María Mercedes Aizpurua Arzallus (born 18 January 1960) is a Spanish journalist and politician from the Basque Country who currently serves as Member of the Congress of Deputies of Spain.

Early life
Aizpurua was born on 18 January 1960 in Usurbil, Basque Country. She has a Bachelor of Information Science degree.

Career
Aizpurua was editor of the Egin newspaper and Punto y Hora de Euskal Herria magazine. In September 1983 Punto y Hora published an editorial on Basque separatist "soldiers" and an interview with a brother of an ETA separatist killed whilst handling an explosive device in Tafalla, Navarre. In October 1984 the Audiencia Nacional convicted Aizpurua of "supporting terrorism" and sentenced her to one year in prison and barred her from working as a journalist for one year.

Aizpurua was a journalist at the Gara newspaper since its establishment in 1999 and was a director from 1999 to 2004. In June 2001 she was interrogated by Audiencia Nacional judge Baltasar Garzón after Gara published an interview with two ETA leaders. The case against Aizpurua was finally dropped in March 2004.
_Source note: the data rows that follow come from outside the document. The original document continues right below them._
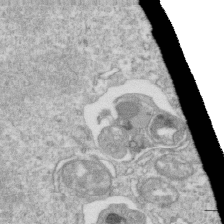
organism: Mouse
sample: Activated OT-1 CD8+ T cells
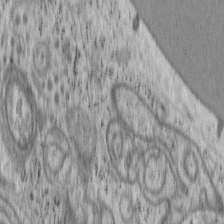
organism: Human
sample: HeLa cells
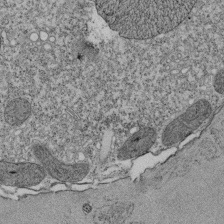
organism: Tetrahymena
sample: Cilia in tetrahymena
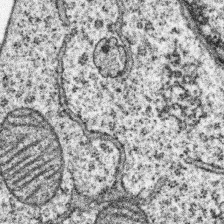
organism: Human
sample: HeLa cells
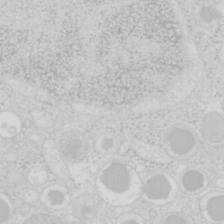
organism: Mouse
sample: Pancreas
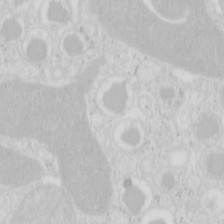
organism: Mouse
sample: Pancreas
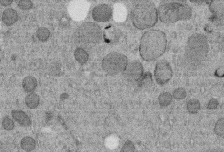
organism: C. elegans
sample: C. elegans embryo early stage
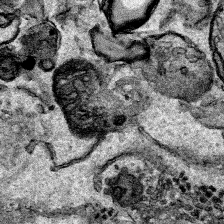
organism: Human
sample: Mitochondria in HCT116 cells
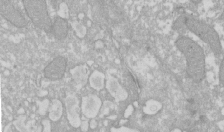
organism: Xenopus
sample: Cilia; centrioles in frog embryo cells
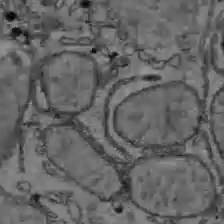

Aizpurua is currently director of Gara'''s 7K Sunday newspaper. She is the author of Argala: Pensamiento en Acción : Vida y Escritos'' (2018), a biography of assassinated ETA leader Argala.

Aizpurua contested the 2011 local elections as a Bildu electoral alliance candidate in Usurbil and was elected. She was mayor of Usurbil from 2011 to 2015 and president of Udalbiltza (an association of municipalities from the greater Basque Country) from 2012 to 2015. She contested the 2019 general election as an EH Bildu electoral alliance candidate in the Province of Gipuzkoa and was elected to the Congress of Deputies.

Personal life
Aizpurua is married and has a son.

Electoral history

References

External links

1960 births
Basque journalists
Basque prisoners and detainees
Basque women in politics
EH Bildu politicians
Imprisoned journalists
Living people
Mayors of places in the Basque Country
Members of the 13th Congress of Deputies (Spain)
People from Usurbil
Prisoners and detainees of Spain
Women mayors of places in Spain
Women members of the Congress of Deputies (Spain)
Members of the 14th Congress of Deputies (Spain)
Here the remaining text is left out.